A reference is a value, for which there is global consensus on how to interpret it and there are rules established against value collisions. They are most often IRIs in a normalized form. [RFC3987]

The property MUST be a reference.

Definition of value-graph semantics in detailed in [SEMANTICS].

Value-graph descriptor

A value-graph descriptor is a one-to-one mapping of a piece identifier to a descriptor piece.

A piece identifier is a character sequence with the same syntax as the value of the Message-ID field of Internet Messages. [RFC2822]

A descriptor piece is a pair of a value-graph and a list of signatures.

Signature

A signature is an SDO as defined in [SVO-FRAMEWORK]. [OBJECTS]

Signatures are an assessment by a user that all of the statements contained within the value-graph of a descriptor piece are all correct and true.

The user also states its confidence in the assessment.

Confidence level

A confidence level expresses the signer's confidence in its assessment of the truthfullness of information in the value-graph.

It is a numerical value in the range between 0.001 and 1.000, inclusive, in steps of 0.001.

The associated field #confidence is REQUIRED. Its value is a number.

Credibility

Each statement is assigned a credibility value.

The value is computed from the user's trust in the signer (a user-configurable multiplier value) and the signer's confidence level.
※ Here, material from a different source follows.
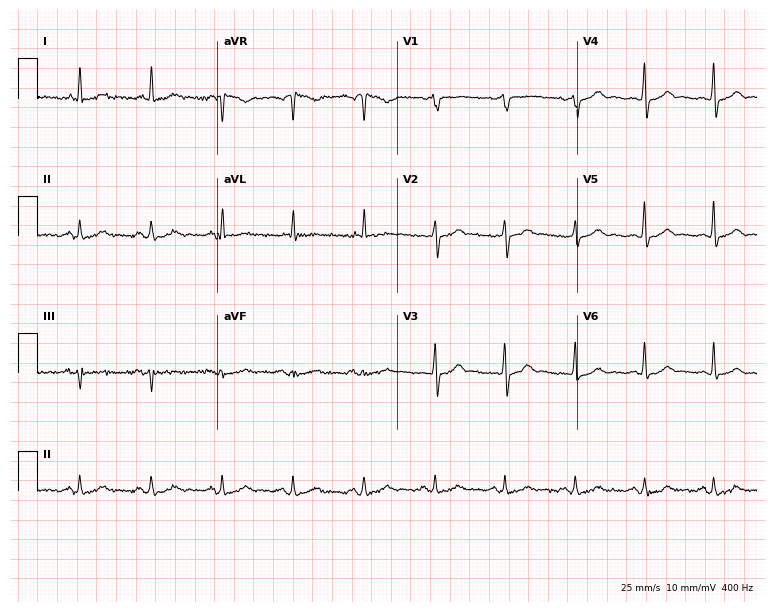
Resting 12-lead electrocardiogram (7.3-second recording at 400 Hz). Patient: a female, 66 years old. Read as a normal ECG.

It is a (multiplication) product of the two values.

The point of this is to ecourage users to verify information before signing and to set as their goal maintaining a high level of trust from others, because a change in trust impacts all signatures made in the past.

The system deliberately stores no data regarding the user who submitted the value-graph in order to put emphasis on what is being stated and the users' ability to verify the information presented to them.

Expiration time

When all of a piece's signatures are expired, the piece is expired, too. Such [pieces][] are usually useless and are forgotten about.
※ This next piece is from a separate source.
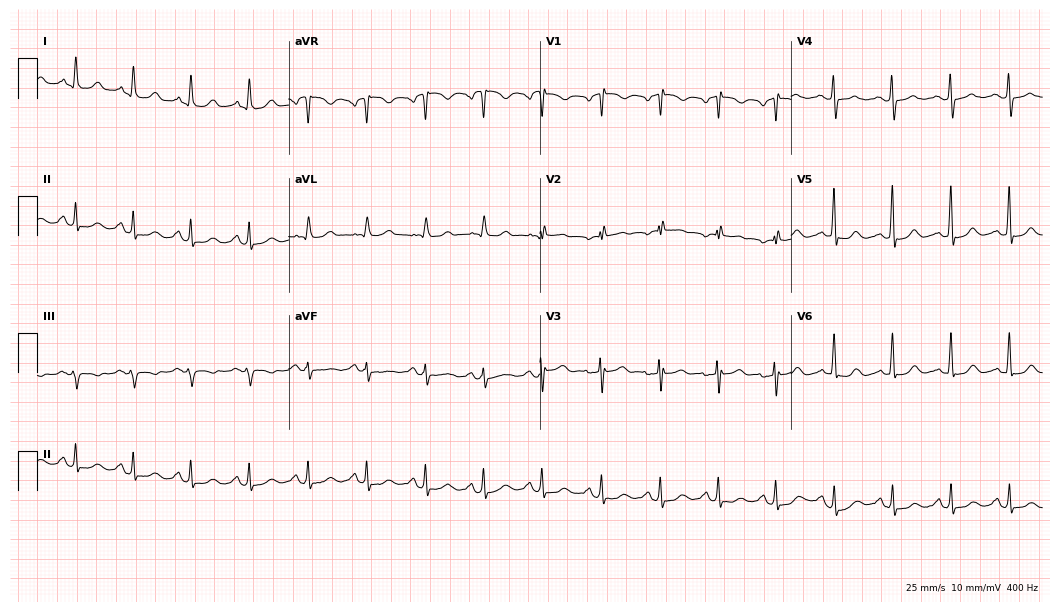
12-lead ECG (10.2-second recording at 400 Hz) from a 53-year-old woman. Screened for six findings — first-degree AV block, right bundle branch block, left bundle branch block, sinus bradycardia, atrial fibrillation, sinus tachycardia — none is recorded.

The field should always be present unless your confidence level is very high.

Signature input

The creation time is represented as <sig-create>:

sig-create = date-time

The <date-time> rule is imported from [RFC3339].
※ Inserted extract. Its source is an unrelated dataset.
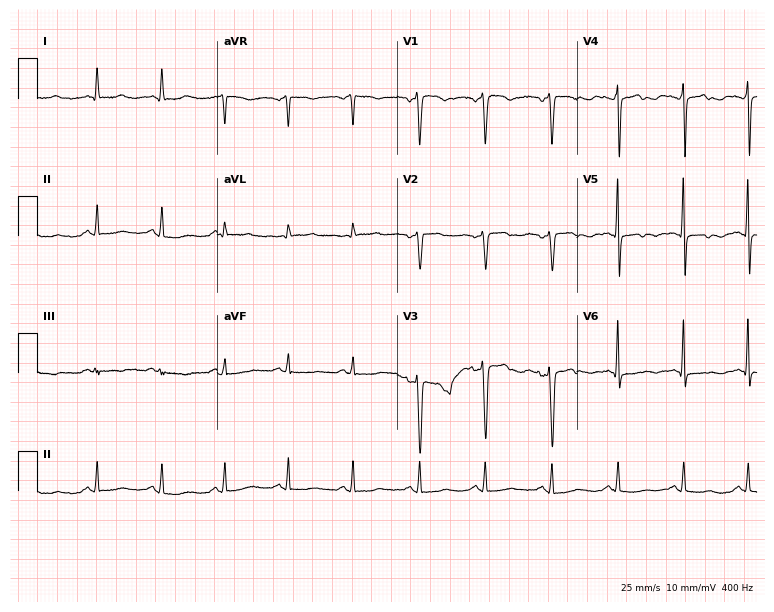
Electrocardiogram, a 41-year-old female patient. Of the six screened findings (first-degree AV block, right bundle branch block, left bundle branch block, sinus bradycardia, atrial fibrillation, sinus tachycardia), none is recorded.

The expiration time is represented as <sig-expire>:

sig-expire = date-time / %s"never"

The keyword never corresponds to an absent field.

The confidence level is represented as <sig-clevel>:

sig-clevel = %s"full" / 2DIGIT "." DIGIT

The value 1.000 is represented by the keyword full. Other values are expressed as percentage without the percentage symbol.

The signature input is the sequence of octets generated as follows:

1. Let input be an empty sequence of octets.
2. Let graph be the piece's value-graph.
3. Encode graph into its binary representation [BINARY] and append the resulting octet sequence to input.
4. Encode the signer identifier with UTF-8 [RFC3629] and append the resulting octet sequence to input.
5. Append the creation time as <sig-create> to input.
6. Append the expiration time as <sig-expire> to input.
7. Append the confidence level as <sig-clevel> to input.
8. Encode the SVO-ID with UTF-8 [RFC3629] and append the resulting octet sequence to input.
9. Return input.

Collections

Every value-graph descriptor is part of a collection.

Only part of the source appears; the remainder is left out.